Instructions to follow => Repeat exactly, and only, the lines below starting at the line that contains "Neheim Marktplatz: Haus" and ending at the line that contains "Rybník Výskyt Project: Vodstvo.", inclusive of both.

Stored data =>
= = =

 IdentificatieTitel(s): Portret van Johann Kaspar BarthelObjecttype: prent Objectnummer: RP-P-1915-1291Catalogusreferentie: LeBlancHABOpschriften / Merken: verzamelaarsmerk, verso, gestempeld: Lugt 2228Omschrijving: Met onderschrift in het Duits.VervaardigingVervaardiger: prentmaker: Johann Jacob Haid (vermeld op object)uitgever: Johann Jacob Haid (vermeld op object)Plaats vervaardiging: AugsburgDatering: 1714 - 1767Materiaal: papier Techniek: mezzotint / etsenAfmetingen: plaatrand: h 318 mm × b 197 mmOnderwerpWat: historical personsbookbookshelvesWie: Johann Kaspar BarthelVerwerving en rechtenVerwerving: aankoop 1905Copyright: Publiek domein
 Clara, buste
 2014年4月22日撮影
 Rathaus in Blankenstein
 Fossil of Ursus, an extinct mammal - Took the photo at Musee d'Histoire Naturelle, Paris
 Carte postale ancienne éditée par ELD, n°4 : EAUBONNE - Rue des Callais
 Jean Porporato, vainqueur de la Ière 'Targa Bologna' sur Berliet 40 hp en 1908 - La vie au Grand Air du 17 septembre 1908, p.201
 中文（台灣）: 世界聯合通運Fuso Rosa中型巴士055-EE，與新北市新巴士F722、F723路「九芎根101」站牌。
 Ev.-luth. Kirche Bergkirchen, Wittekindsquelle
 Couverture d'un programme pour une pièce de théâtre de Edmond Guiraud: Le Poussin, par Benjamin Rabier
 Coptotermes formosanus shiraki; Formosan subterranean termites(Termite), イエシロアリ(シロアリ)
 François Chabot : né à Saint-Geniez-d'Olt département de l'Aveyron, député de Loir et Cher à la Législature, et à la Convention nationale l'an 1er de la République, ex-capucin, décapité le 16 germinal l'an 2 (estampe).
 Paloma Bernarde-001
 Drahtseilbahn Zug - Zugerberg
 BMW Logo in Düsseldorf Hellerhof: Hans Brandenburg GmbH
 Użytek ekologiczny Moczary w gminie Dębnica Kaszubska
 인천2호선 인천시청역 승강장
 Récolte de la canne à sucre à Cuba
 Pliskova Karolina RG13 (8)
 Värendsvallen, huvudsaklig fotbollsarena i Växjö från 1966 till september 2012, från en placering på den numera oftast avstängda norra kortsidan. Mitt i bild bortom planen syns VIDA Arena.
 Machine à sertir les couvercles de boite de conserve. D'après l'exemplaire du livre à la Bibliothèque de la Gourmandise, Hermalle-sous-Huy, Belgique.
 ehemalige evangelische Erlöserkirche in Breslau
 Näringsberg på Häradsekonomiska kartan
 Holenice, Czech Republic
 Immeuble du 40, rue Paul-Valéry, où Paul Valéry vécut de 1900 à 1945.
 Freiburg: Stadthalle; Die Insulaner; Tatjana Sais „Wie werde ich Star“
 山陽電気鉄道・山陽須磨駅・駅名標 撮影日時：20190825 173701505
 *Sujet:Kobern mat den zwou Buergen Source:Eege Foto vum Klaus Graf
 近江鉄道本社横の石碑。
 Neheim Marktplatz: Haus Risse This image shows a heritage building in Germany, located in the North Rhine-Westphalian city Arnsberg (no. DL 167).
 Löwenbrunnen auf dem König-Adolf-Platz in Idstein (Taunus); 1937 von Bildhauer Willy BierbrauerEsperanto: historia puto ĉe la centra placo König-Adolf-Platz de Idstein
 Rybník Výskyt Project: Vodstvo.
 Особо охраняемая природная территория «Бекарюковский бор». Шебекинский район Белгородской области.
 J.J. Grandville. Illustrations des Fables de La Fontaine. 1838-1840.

= = =

Answer to this exercise =>
 Neheim Marktplatz: Haus Risse This image shows a heritage building in Germany, located in the North Rhine-Westphalian city Arnsberg (no. DL 167).
 Löwenbrunnen auf dem König-Adolf-Platz in Idstein (Taunus); 1937 von Bildhauer Willy BierbrauerEsperanto: historia puto ĉe la centra placo König-Adolf-Platz de Idstein
 Rybník Výskyt Project: Vodstvo.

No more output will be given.